An example of what one can do with networks (and a bit of programming knowledge!) in digital humanities is the amazing project by Silvia Gutiérrez, New Maps for the Lettered City. A few blog posts ago I referenced to the Mapping the Republic of Letters project created by a team of researchers at Stanford University, which offered a visualization of Republic of Letters writers’ travels – which could be further analyzed and interpreted. This new map, which looks at members of the 19th century salons in Mexico, is doing even more than what the Stanford project did. For example, the generations’ problem shows who met whom and where, and what literary movement(s) and salon(s) were each of them part of. This is extremely helpful for thinking about the human relationships that were formed in each salon and what new ideas might have each of them brought it from other salons and/ or other literary movements.

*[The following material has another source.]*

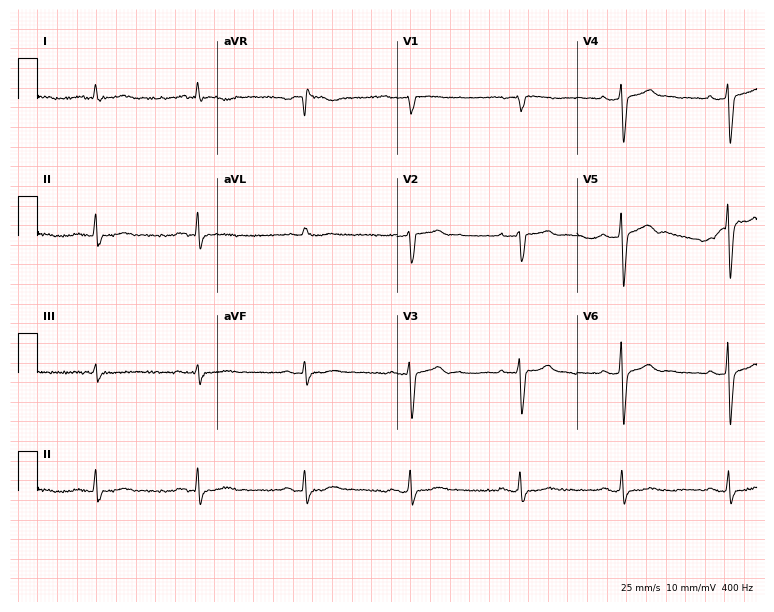
ECG (7.3-second recording at 400 Hz) — a 77-year-old male. Screened for six findings — first-degree AV block, right bundle branch block, left bundle branch block, sinus bradycardia, atrial fibrillation, sinus tachycardia — none is recorded. Other findings, if any, are not listed.

Coming back to the Digital Humanities class, me and my classmates, together with our professor, have started a network project on our own! We have used nodegoat to introduce our data and create a network visualization. The subject we chose was Egyptian Cinema and the categories of nodes we created were multiple: title of the film, author/ other authors/ main cast, release year (the very first, despite the country/ region). Then, for each person we have decided to attach some information which would help us study the social relationships between them. Thus, we added their spouse, date and place of birth and of death. Towards the end, our database looked like this, with 44 entries:


The network project had two distinct parts: data gathering and network visualization. In order to gather all the information on each film, we created an excel table where we introduced most of the required details (title, author, year) and then introduced them in the Film or Person forms on Nodegoat. Once we filled in all the data for around 10 films each classmate, we were ready to test the network visualization functionalities of the website! In the picture below you can see a social relationship network visualization of the connections between different film directors. Where they are more connected (the example of Chahine Youssef, Mazar Ahmed, Kamal Hussein are relevant in this sense). Other authors, such as Mohamed Khan, Abouseif Salah and others seem to be less-connected with the rest of the Egyptian film industry.


But wait! Nodegoat only displays the user’s input. The reason why some authors look to be less well-connected than others is simply because the “Person” category for each film was not filled accordingly, which is an important detail to remember. If the data collection would’ve been done more in depth, then our social network would have looked terribly different! (And we might have discovered that, in reality, they are all inter-connected with each other).


Above, you can see the films – out of all the 44 entries – that were associated with the film director Mohamed Khan. In a specific research project (on the themes addressed in various films) – such a network would serve the analysis and exploration of the research subject by providing an easy visual mean of analyzing it.

All in all, NodeGoat was interesting to use. After also checking out Palladio, I believe both websites are handy and can generate basic good-quality visualizations. Some shortcomings of NodeGoat would be:

  • the large amount of manual labor one still has to put in gathering and introducing the data (instead of simply giving it a .csv file to read we have to manually introduce data on each film which takes up quite a lot of time). In comparison with a web-scraping software it looks terribly inefficient to have to google the information and organize it;
  • its limited visualization options (only geographical and social);
  • its unnecessarily pop-up menus and tabs which slow down the process of introducing data.

However, considering the fact that it is a start-up website and my class purpose was only learning through experience, NodeGoat helped in showing us the “behind-the-scenes” of network visualization.